Detection of Enterobacter sakazakii and Other Pathogens Associated with Infant Formula Powder by Use of a DNA Microarray{triangledown} ,{dagger}

Min Wang,1,2,3,4,{ddagger} Boyang Cao,1,2,3,4,{ddagger} Qili Gao,6 Yamin Sun,1,2,3,4 Pei Liu,6 Lu Feng,1,2,3,4,5 and Lei Wang1,2,3,4,5*

TEDA School of Biological Sciences and Biotechnology, Nankai University, 23 HongDa Street, TEDA, Tianjin 300457, China,1 Key Laboratory of Molecular Microbiology and Technology of the Ministry of Education, Nankai University, Tianjin 300071, China,2 Tianjin State Laboratory of Microbial Functional Genomics, 23 HongDa Street, TEDA, Tianjin 300457, China,3 Tianjin Research Center for Functional Genomics and Biochips, 23 HongDa Street, TEDA, Tianjin 300457, China,4 Tianjin Biochip Corporation, 23 HongDa Street, TEDA, Tianjin 300457, China,5 Tianjin Entry-Exit Inspection and Quarantine Bureau, 8 ZhaoFa Residential Quarter, 2nd St., TEDA, Tianjin 300457, China6

Received 18 February 2009/ Returned for modification 4 May 2009/ Accepted 23 July 2009

Pathogen detection is critical to the process of generating and testing powdered infant formula (PIF). An obstacle associated with PIF microbial surveillance is that most current procedures are time-consuming and labor-intensive. We have developed a rapid, DNA microarray-based detection technique to identify 10 different pathogenic bacteria associated with PIF contamination based on the 16S-23S rRNA gene internal transcribed spacer (ITS) sequences and wzy (O antigen polymerase) gene. Using this procedure, Enterobacter sakazakii, Salmonella enterica, Klebsiella pneumoniae, Klebsiella oxytoca, Serratia marcescens, Acinetobacter baumannii, Bacillus cereus, Listeria monocytogenes, Staphylococcus aureus, and Escherichia coli O157 were identified. One hundred eighty-five strains were used to validate the microarray assay (including 134 target pathogen strains and 51 closely related bacteria). Twenty-seven probes reproducibly detected multiple pathogens with high specificity and sensitivity (0.100 ng genomic DNA or 104 CFU/ml). Twenty-one real PIF samples were tested by the microarray with 100% accuracy. The data presented reveal that the designed oligonucleotide microarray is a promising method for basic microbiology, clinical diagnosis, food safety, and epidemiological surveillance.

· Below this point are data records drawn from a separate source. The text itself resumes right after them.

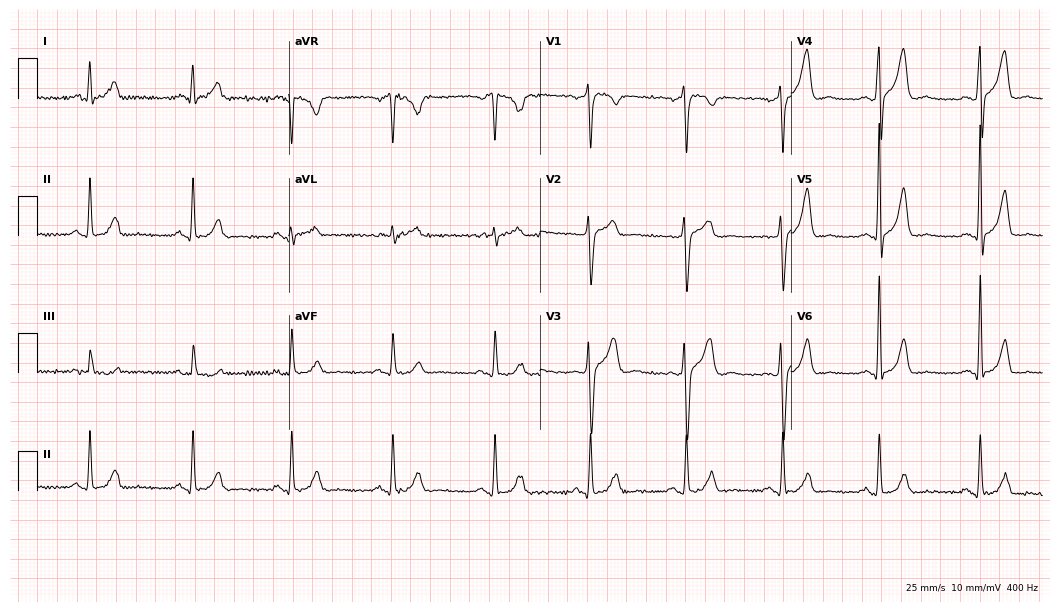
Standard 12-lead ECG recorded from a 46-year-old male patient. Read as a normal ECG.
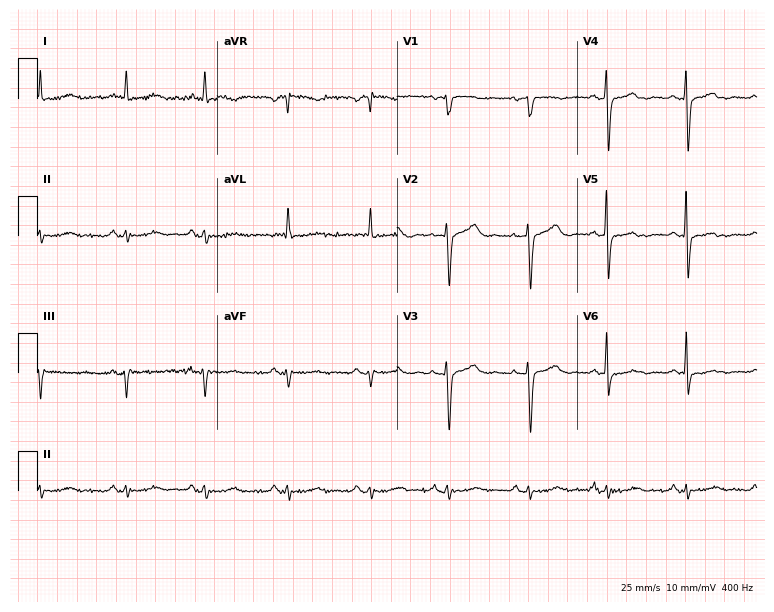
ECG (7.3-second recording at 400 Hz) — a 70-year-old female patient. Screened for six findings — first-degree AV block, right bundle branch block, left bundle branch block, sinus bradycardia, atrial fibrillation, sinus tachycardia — none is recorded.
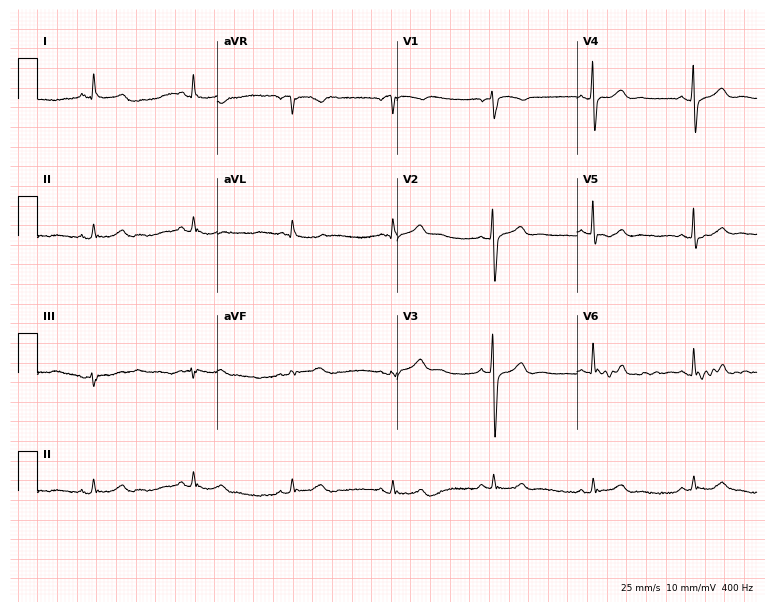
ECG (7.3-second recording at 400 Hz) — a man, 65 years old. Labelled as a normal ECG.
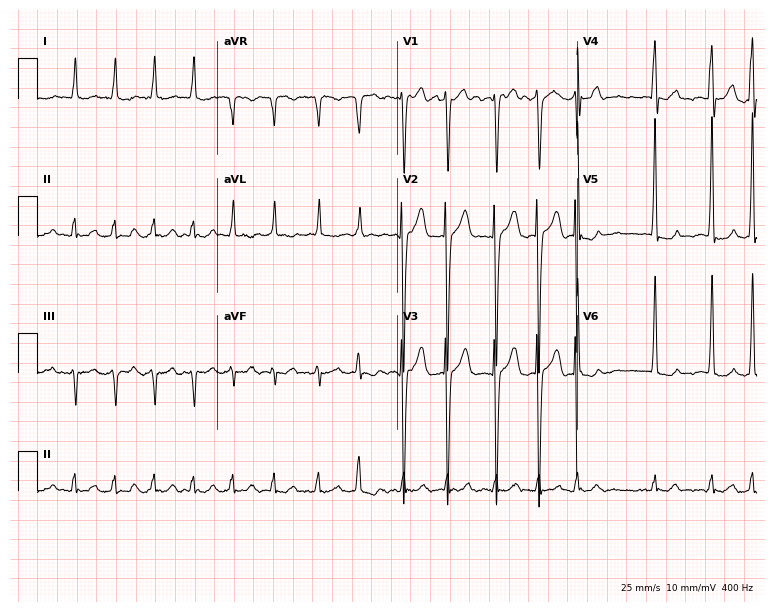
Standard 12-lead ECG recorded from an 84-year-old female. The tracing shows atrial fibrillation, sinus tachycardia (a sinus rate of 100 beats per minute or more).
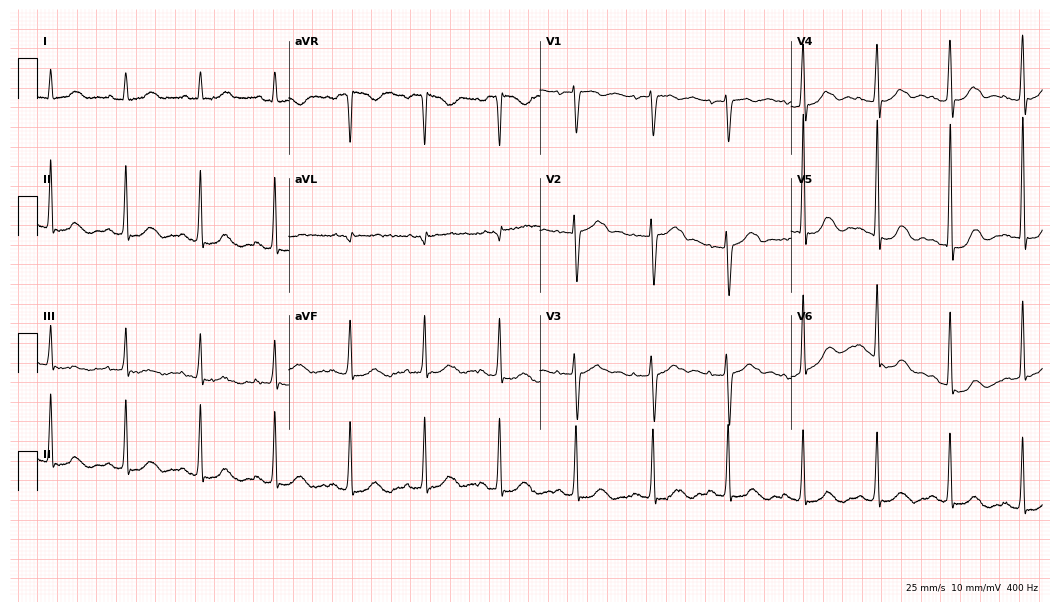
Electrocardiogram, a female, 59 years old. Of the six screened findings (first-degree AV block, right bundle branch block, left bundle branch block, sinus bradycardia, atrial fibrillation, sinus tachycardia), none is recorded.

* Corresponding author. Mailing address: TEDA School of Biological Sciences and Biotechnology, Nankai University, 23 HongDa St., TEDA, Tianjin 300457, China. Phone: 86-22-66229588. Fax: 86-22-66229596. E-mail: wanglei{at}nankai.edu.cn

{triangledown} Published ahead of print on 29 July 2009.

{dagger} Supplemental material for this article may be found at http://jcm.asm.org/.

{ddagger} These authors contributed equally to this report.

Journal of Clinical Microbiology, October 2009, p. 3178-3184, Vol. 47, No. 10
0095-1137/09/$08.00+0     doi:10.1128/JCM.00366-09
Copyright © 2009, American Society for Microbiology. All Rights Reserved.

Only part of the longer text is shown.